Jika kita mencontoh kepemimpinan Umar bin Khathab saat menghadapi wabah, Umar memang meminta bantuan kepada gubernur-gubernurnya namun hanya daerah yang kaya saja di dalam daulah yang dimintai bantuan, seperti Abu Musa di Basrah, ’Amru bin Ash di Mesir, Mu’awiyah bin Abu Sufyan di Syam dan Sa’ad bin Waqs di Irak, untuk mengirimkan bantuan kebutuhan pokok ke Madinah. 

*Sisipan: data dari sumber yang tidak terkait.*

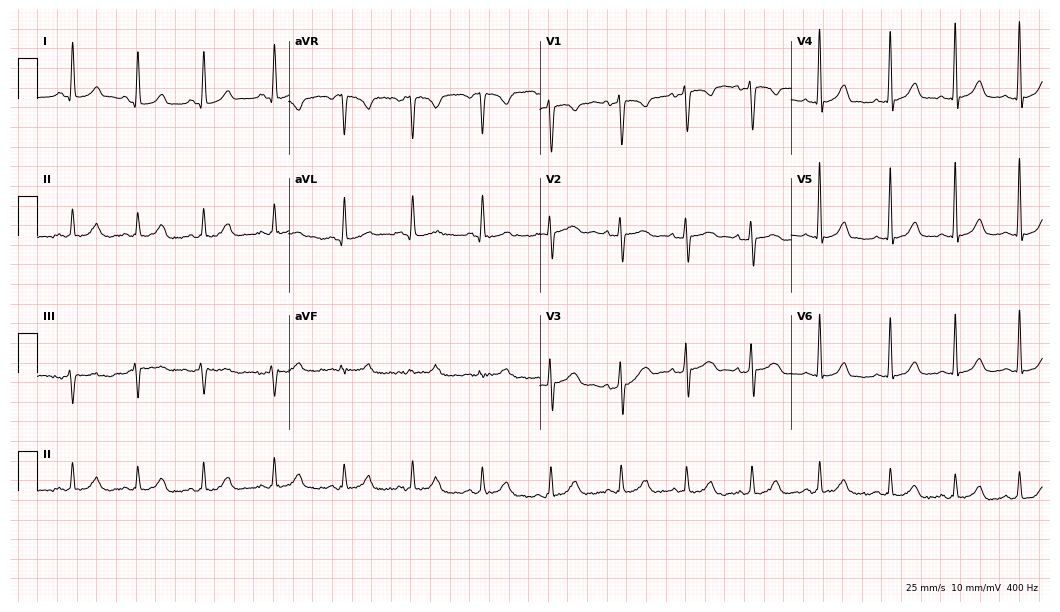
ECG — a female, 18 years old. Screened for six findings — first-degree AV block, right bundle branch block, left bundle branch block, sinus bradycardia, atrial fibrillation, sinus tachycardia — none is recorded. Other findings, if any, are not listed.

Hingga dikirimlah dari daerah bagian kekhalifahan yang makmur seribu unta yang membawa tepung melalui jalur darat dan 20 perahu yang membawa tepung dan minyak melalui jalur laut, serta mengirim lima ribu pakaian untuk wilayah krisis. Dan Abu Ubaidah pernah datang ke Madinah membawa 4.000 hewan tunggangan yang dipenuhi dengan makanan. Ini semua tercatat dalam buku The Great Leader of Umar bin Khathab karya Dr. Muhammad ash-Shalabi.

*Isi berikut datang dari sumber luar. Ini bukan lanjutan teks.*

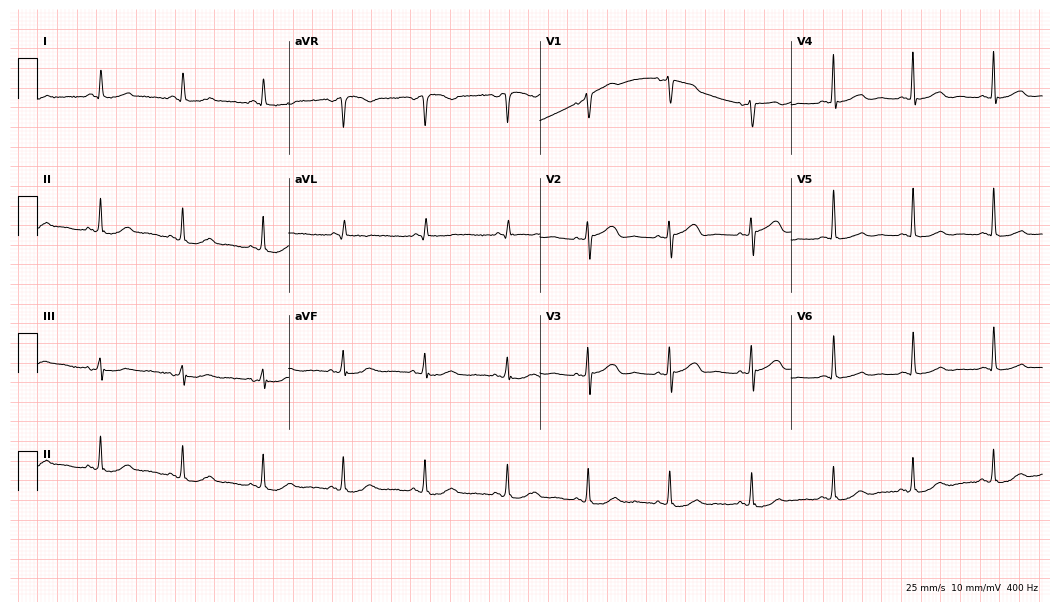
Electrocardiogram, a female patient, 63 years old. Overall reading on record: normal ECG.

Dan dalam sistem Islam, lembaga keuangan negara disebut Baitul mal. Yang di dalamnya terdapat 3 pos pemasukan yaitu pos fai dan kharaj, pos kepemilikan umum, dan pos shadaqah. Maka keperluan masyarakat akan diambil dari pos fai dan kharaj serta pos kepemilikan umum dan biaya untuk pelayanan kesehatan dan penelitian akan dibiayai oleh pos kepemilikan umum. Dan pos shadaqah juga dapat digunakan. 

Pos kepemilikan umum didapat dari mengelola harta milik umum (SDA) yang sejatinya milik umum namun diserahkan kepada negara untuk mengelolanya dan hasilnya dikembalikan kepada rakyat baik, dalam bentuk uang, barang maupun kesejahteraan seperti pendidikan dan kesehatan gratis. 

Jikalau negeri ini mencontoh kepemimpinan Umar bin Khathab dalam menyelesaikan wabah, maka bukan tidak mungkin, solusi yang tepat akan kita jumpai.(*)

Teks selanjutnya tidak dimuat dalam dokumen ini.